煽動者 [日本の作家 石持浅海]
<裏表紙あらすじ>
日曜夕刻までに指摘せよ。“名前”のない犯人を--。
テロ組織内部で殺人事件が起きた。この組織のメンバーは、平日は一般人を装い、週末だけ作戦を実行。互いの本名も素性も秘密だ。外部からの侵入が不可能な、軽井沢の施設に招集された八人のメンバー。発生した殺人の犯人は誰か?テロ組織ゆえ警察は呼べない。週明けには一般人に戻らなければならない刻限下、犯人探求の頭脳戦が始まった―。閉鎖状況本格ミステリー!
「攪乱者」 (実業之日本社文庫)(感想ページへのリンクはこちら)に続く、シリーズ第2弾です。
施設に召集されたテロリストのメンバーのなかで殺人事件が起こる...
おもしろいことを考えますよねぇ。
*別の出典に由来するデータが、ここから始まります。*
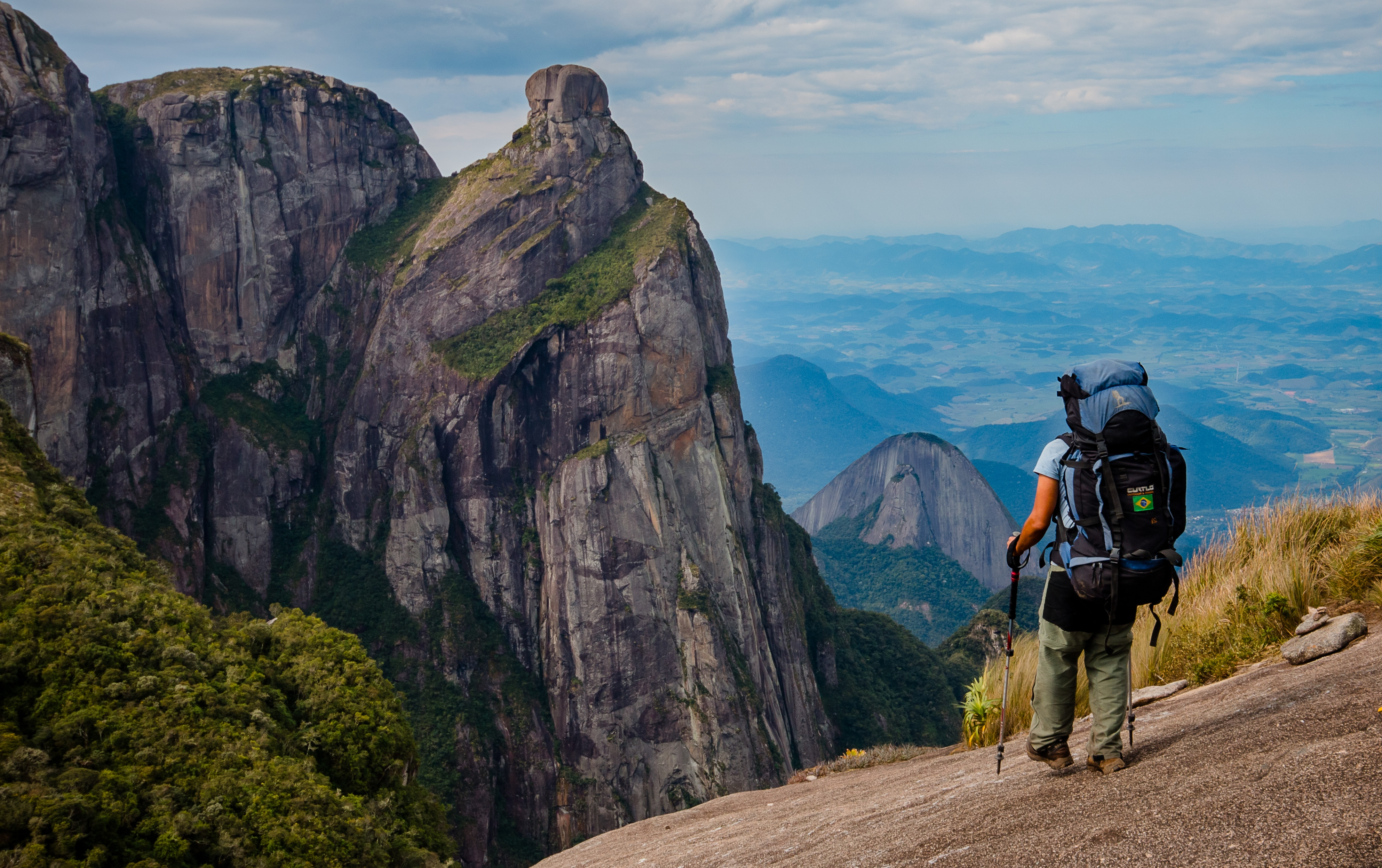 Travessia.

嵐でもないのに、嵐の山荘が成立する。
作中にも書いてありますが
「しかしここは反政府組織だ。警察は来ないし、上司からの指示はもう出されている。事件は放っておいて、任務を継続するようにと。」(199ページ)
ということなんですね。
さらにおもしろいのが、この任務。
「攪乱者」 に続いて、こんなテロがあるかなあ? というような任務です。
この微妙な匙加減がこのシリーズのポイントですね。
そしてさらにさらにおもしろいのが、嵐の山荘での殺人が発生したというのに、このテロ組織の面々はいったんその施設を離れ、翌週またこの施設に”出勤”するというところですね。
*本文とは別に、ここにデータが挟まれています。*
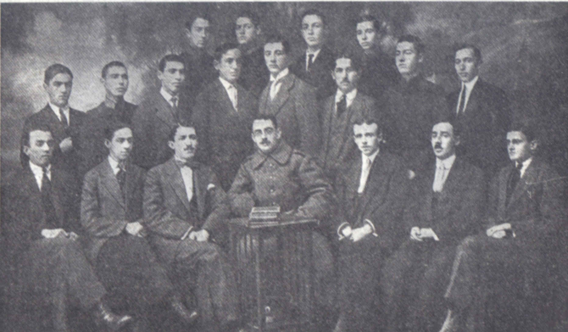 כינוס ועידת תנועת הנוער ההסתדרות לשפה ולתרבות עברית אשר נערכה בפלובדיב בולגריה במהלך מלחמת העולם הראשונה. במרכז שורת היושבים אלברט רומנו.

こういう異常な設定の物語ですから、異常なことがあっても普通なのかもしれませんが、この作品の動機にはやはり首をかしげざるを得ません。
まあ、動機が理解を超えているなんていうのは、石持浅海作品には普通のことですから、苦笑するしかないのですが...
こんな動機で殺されては、たまったものではありません...
と、石持浅海らしい作品で仕方ないなぁ~、と思っていたら、ラストでこの組織の秘密が明かされます。
これには感心しました。おもしろい!
出発点はさほど突飛な発想ではないのではと思いますが、そこからこういうテロ組織に持ってきたのはアイデア賞だと思いました。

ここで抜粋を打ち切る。